# Need help with this calculus question

I have completed part a of this question but I'm stuck on part b. Can anyone help me with this part?
(edited 1 month ago)
Original post by A4M1NA
I have completed part a of this question but I'm stuck on part b. Can anyone help me with this part?

Attach the question
Original post by BankaiGintoki

Attach the question

How do I attach an image?
Original post by A4M1NA
How do I attach an image?

idk ab that, i use a laptop... but if you can type out the question?
Original post by eenie_49

idk ab that, i use a laptop... but if you can type out the question?

There’s a diagram on the question
Original post by A4M1NA
There’s a diagram on the question

oh um.... did you get it from a website? is there a link?
Original post by A4M1NA
How do I attach an image?

um try looking at this thread?? https://www.thestudentroom.co.uk/showthread.php?t=1722634
Original post by eenie_49
oh um.... did you get it from a website? is there a link?

https://imagizer.imageshack.com/img924/5522/1YhwO8.jpg

I'm struggling with part b of this question
if the tangent is at 45 degrees, whats the gradient at those points?
Original post by mqb2766
if the tangent is at 45 degrees, whats the gradient at those points?

-1
Original post by A4M1NA
-1

So sub it in to the gradient equation and get a relationship for y in terms of x, then sub that into the equation of the ellipse and solve for x (and then y)
Original post by mqb2766

So sub it in to the gradient equation and get a relationship for y in terms of x, then sub that into the equation of the ellipse and solve for x (and then y)

I managed to do part B. For the coordinates of A(-2root10, -root10) and B(2root10, root10)
Original post by A4M1NA
I managed to do part B. For the coordinates of A(-2root10, -root10) and B(2root10, root10)

Not worked it through, but looks plausible and easy enough to verify by subbing back in.
(edited 1 month ago)
Original post by mqb2766

Not worked it through, but looks plausible and easy enough to verify by subbing back in.

okay thanks.
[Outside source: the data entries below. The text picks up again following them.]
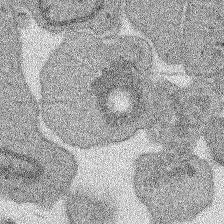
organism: Human
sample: HeLa cells
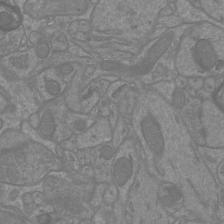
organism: Mouse
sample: Cortical neurons
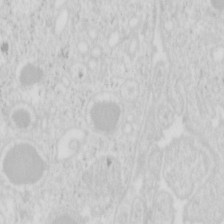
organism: Mouse
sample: Pancreas
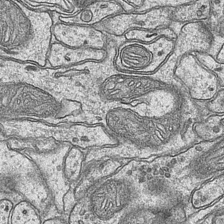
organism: Mouse
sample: CA1 Hippocampus
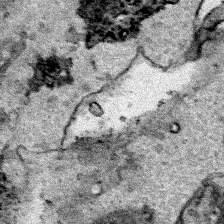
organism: Human
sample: Mitochondria in HCT116 cells
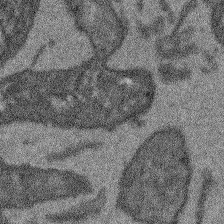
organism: Arabidopsis thaliana
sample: Root tip
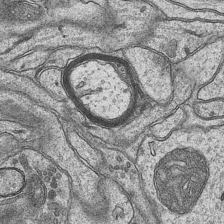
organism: Mouse
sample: CA1 Hippocampus
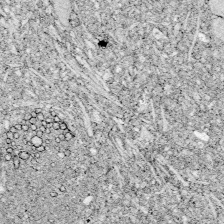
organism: Zebrafish
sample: Whole-Brain
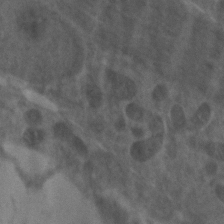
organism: Zebrafish
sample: Zebrafish embryo
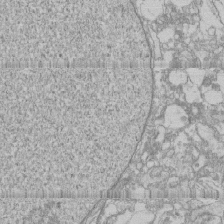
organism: Human
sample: CRL-1474
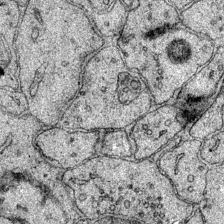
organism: Mouse
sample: Primary visual cortex
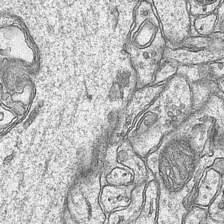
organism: Mouse
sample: CA1 Hippocampus
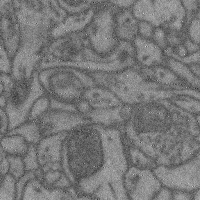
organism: Mouse
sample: Cerebral cortex
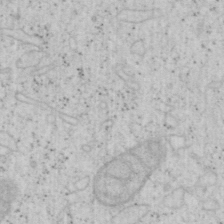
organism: Human
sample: HeLa cells
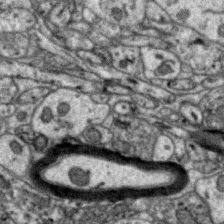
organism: Zebra finch
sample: Brain
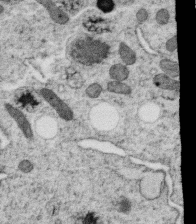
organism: C. elegans
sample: C. elegans oocyte; sperm cells
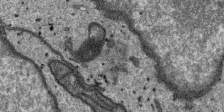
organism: Human
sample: Lung epithelial cells, uninfected (mock) control
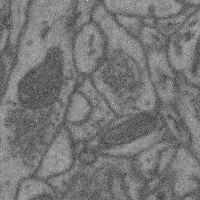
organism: Mouse
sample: Cerebral cortex
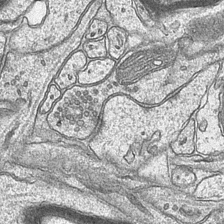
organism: Mouse
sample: CA1 Hippocampus
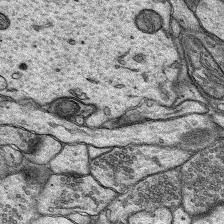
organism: Rat
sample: Hippocampus
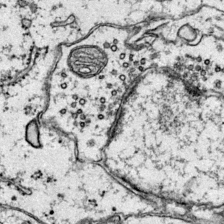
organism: Mouse
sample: Primary visual cortex
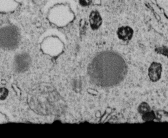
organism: C. elegans
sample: C. elegans embryo early stage
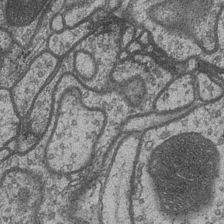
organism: Drosophila
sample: Optic medulla
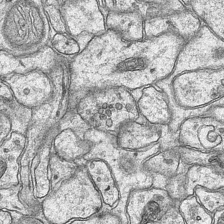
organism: Mouse
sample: CA1 Hippocampus
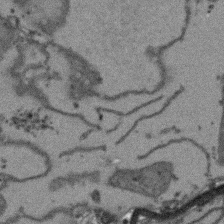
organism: Arabidopsis thaliana
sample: Root tip
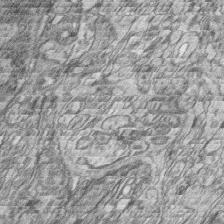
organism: Zebrafish
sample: synaptic ribbons in rod cells and cone cells
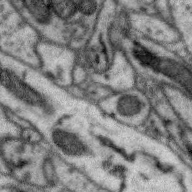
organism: Zebra finch
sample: Brain
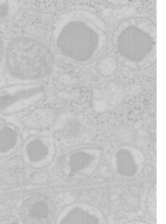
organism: Mouse
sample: Pancreas
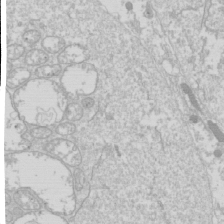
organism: Drosophila
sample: Cell division; meiosis; drosophila spermatocytes
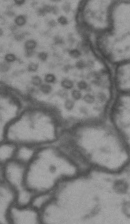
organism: Drosophila
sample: Brain
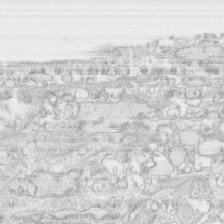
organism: Human
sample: CRL-1474
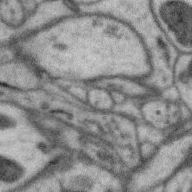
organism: Zebra finch
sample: Brain
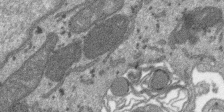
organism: Human
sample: Lung epithelial cells infected with SARS-CoV-2
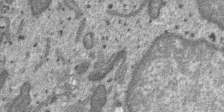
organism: Human
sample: Lung epithelial cells infected with SARS-CoV-2
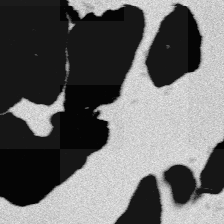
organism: Platynereis dumerilii
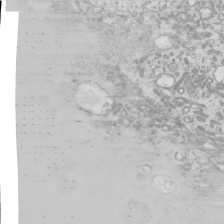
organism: Mouse
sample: Cilia; mouse epididymis
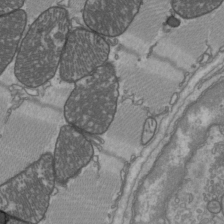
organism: C57BL Mouse
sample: Heart
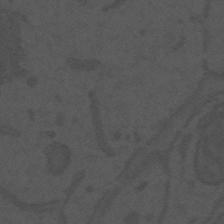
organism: Mouse
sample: Suprachiasmatic nucleus
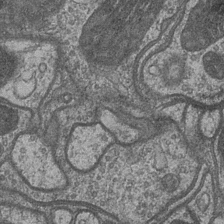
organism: Drosophila
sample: Optic medulla
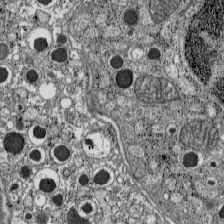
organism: C57BL Mouse
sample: Pancreatic islet
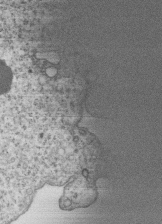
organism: Human
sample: MDA-MB-231 cells
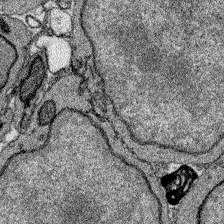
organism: Zebrafish
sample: Larval olfactory bulb
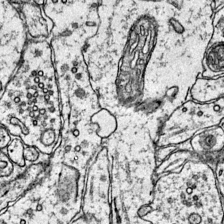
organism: Mouse
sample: Primary visual cortex
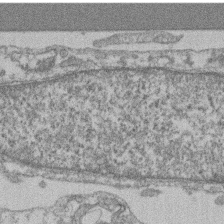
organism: Mouse
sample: T cell stromal cell synapse
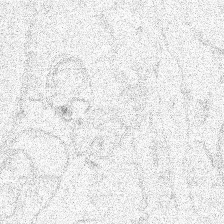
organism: Human
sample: Mitochondria in HCT116 cells
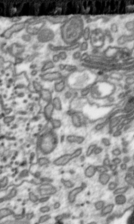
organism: Toxoplasma gondii
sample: Parasites in a vacuole inside a host cell
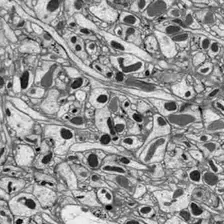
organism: Drosophila
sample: Optic lobe
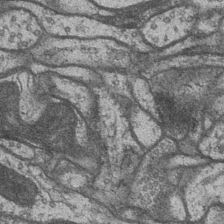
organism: Drosophila
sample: Optic medulla
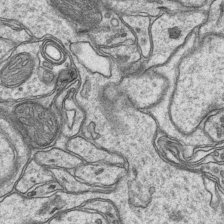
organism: Mouse
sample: CA1 Hippocampus
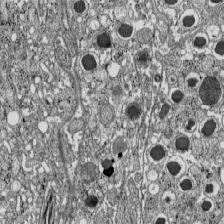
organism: C57BL Mouse
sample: Pancreatic islet
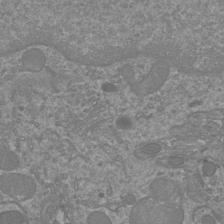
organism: Mouse
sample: Cortical neurons
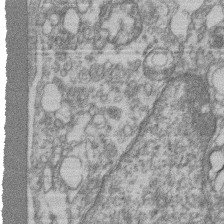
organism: Mouse
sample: T cell stromal cell synapse
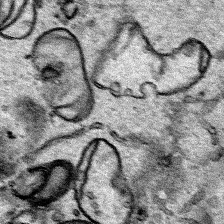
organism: Human
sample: Mitochondria in HCT116 cells
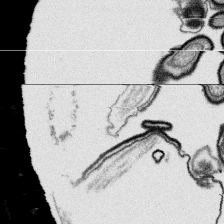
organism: Platynereis dumerilii
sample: Parapodia
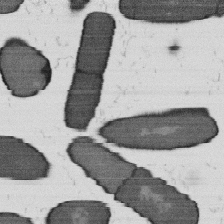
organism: B. subtilis
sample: Bacterial spore
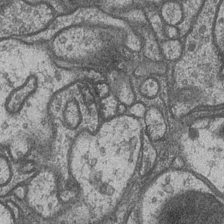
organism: Drosophila
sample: Optic medulla
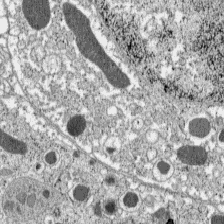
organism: C57BL Mouse
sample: Pancreatic islet
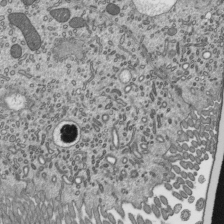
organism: Mouse
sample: Mouse epididymis efferent ductule cilia
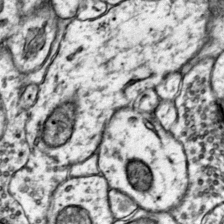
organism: Mouse
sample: Primary visual cortex
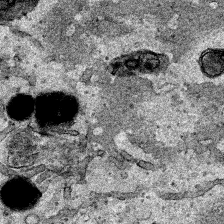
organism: Human
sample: Mitochondria in HCT116 cells
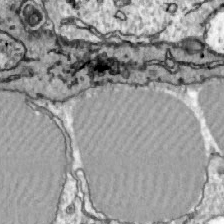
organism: Zebrafish
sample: Actinotrichia fibers
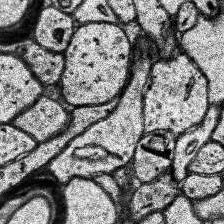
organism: Human
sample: Temporal Lobe
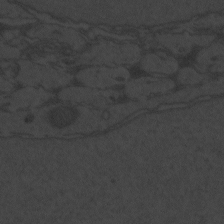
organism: Zebrafish
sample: Macrophage infected with Toxoplasma gondii
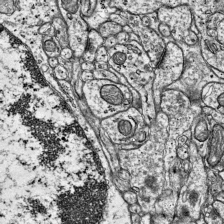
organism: Mouse
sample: Visual Cortex
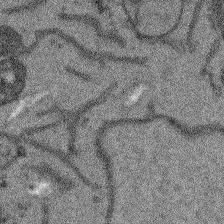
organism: Arabidopsis thaliana
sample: Root tip
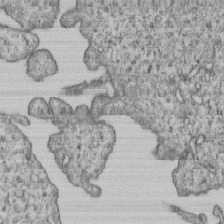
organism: Human
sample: MDA-MB-231 cells
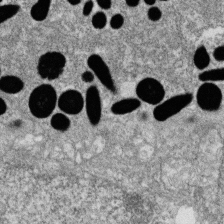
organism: Zebrafish
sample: Cilia; retinal pigment epithelium
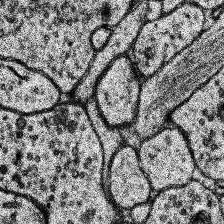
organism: Human
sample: Temporal Lobe
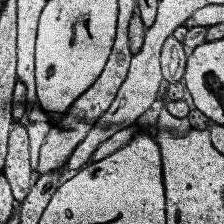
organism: Human
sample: Temporal Lobe
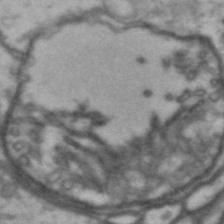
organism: Drosophila
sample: Brain
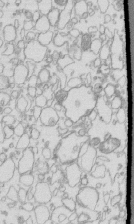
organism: Mouse
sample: Macrophages
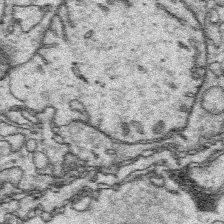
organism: Platynereis dumerilii
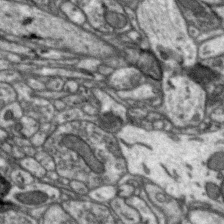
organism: Zebra finch
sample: Brain
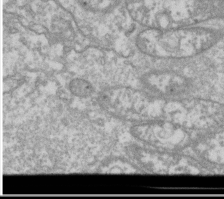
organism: Drosophila
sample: Cell division; meiosis; drosophila spermatocytes
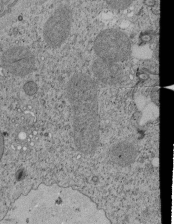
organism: Tetrahymena
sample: Cilia in tetrahymena
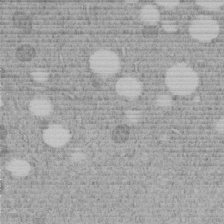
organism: C. elegans
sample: C. elegans embryo early stage
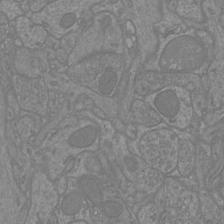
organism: Mouse
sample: Cortical neurons
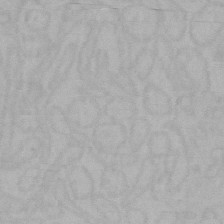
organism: Mouse
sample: Choroid plexus
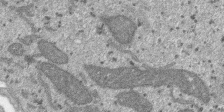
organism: Human
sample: Lung epithelial cells infected with SARS-CoV-2
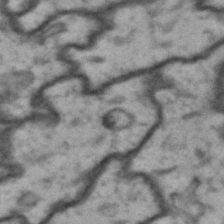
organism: Drosophila
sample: Brain

For part C would I just use the formula for distance between two points
Original post by A4M1NA
okay thanks. For part C would I just use the formula for distance between two points

Looks like it. The "hence ..." and 2 marks is about right for pythagoras.
Original post by mqb2766

Looks like it. The "hence ..." and 2 marks is about right for pythagoras.

Thank youuu
Original post by A4M1NA
I have completed part a of this question but I'm stuck on part b. Can anyone help me with this part?

Since part a) was a show that question, you will need to use that for part b).
Points A and B are the points of inflection. Points of inflection are defined as ‘curve changing from concave to convex, and when second differential is zero’.
So you: differentiate again, set it equal to 0 and find the x coordinates. Proof it is a point of inflection by substituting numbers into the second differential just below and just above the x values. You should get a positive (convex) and negative (concave) values. Than find the y values.
Original post by BankaiGintoki
Since part a) was a show that question, you will need to use that for part b).
Points A and B are the points of inflection. Points of inflection are defined as ‘curve changing from concave to convex, and when second differential is zero’.
So you: differentiate again, set it equal to 0 and find the x coordinates. Proof it is a point of inflection by substituting numbers into the second differential just below and just above the x values. You should get a positive (convex) and negative (concave) values. Than find the y values.

Just catching up with this thread and have a few observations on your post.

* There's no reason to suppose that points A and B correspond to points of inflection;
* Just looking at the given graph you can see there's no change of convexity near points A and B;
* I don't believe there are any points on the curve where the second derivative with respect to x is zero.

What the question is asking you to do is find points on the curve where the tangential gradient is equal to -1 (corresponding to the 45deg slope shown on the given diagram).